Seems like an effective product that works as designed, with good support, at a very reasonable price. I look forward to trying the mobile version.

detlev24's picture

...can be found in the comment section of Bob Katz's last blog entry:

https://www.innerfidelity.com/comment/515270#comment-515270 and following.

Enjoy! :)

GumbyDammit223's picture

I am using their plugin and Foobar 2k with my HD700's and couldn't be happier. The sound just seems "fuller" now when the plugin is enabled. I initially had a bear of a time getting it to run on my computer but Mattis with their customer service group spent MUCH time with me and MANY emails getting it working.

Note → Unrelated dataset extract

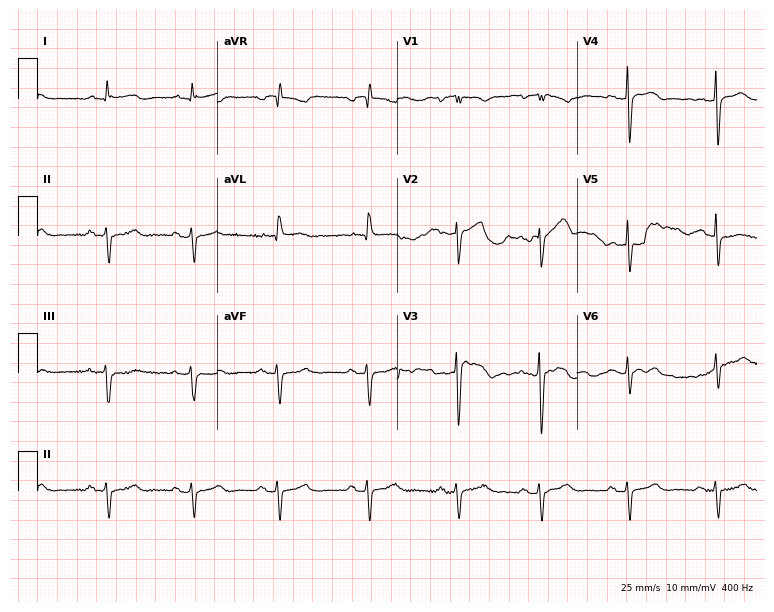
ECG (7.3-second recording at 400 Hz) — a woman, 78 years old. Screened for six findings — first-degree AV block, right bundle branch block, left bundle branch block, sinus bradycardia, atrial fibrillation, sinus tachycardia — none is recorded. Other findings, if any, are not listed.
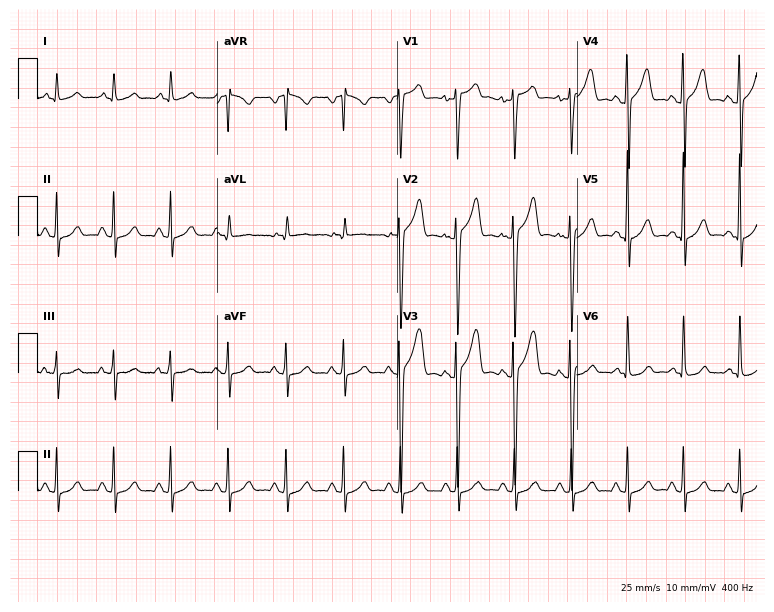
Electrocardiogram, a 41-year-old male. Interpretation includes sinus tachycardia (a sinus rate of 100 beats per minute or more).

I haven't purchased v4 yet but will probably do so this weekend.

wiinippongamer's picture

Without personalized HRTF, this is a mere parametric EQ for dumb people.

gzost's picture

Assuming that True-Fi does nothing more than what can be done using e.g. Equalizer APO - why is this an offer for dumb people? From my experience so far I get great improvements for any of the supported headphones I own, all from an easy-to-use interface. These improvements are well worth the price of the app for me. Maybe I could create the same effect with hours of listening to test tones and fiddling with equalizer settings. For some people, such as apparently yourself, that is fun - and I'm honestly glad for you. Myself, I don't want to dive into this part of the hobby and am glad that somebody offers this as a service, allowing me to spend my time listening to music instead.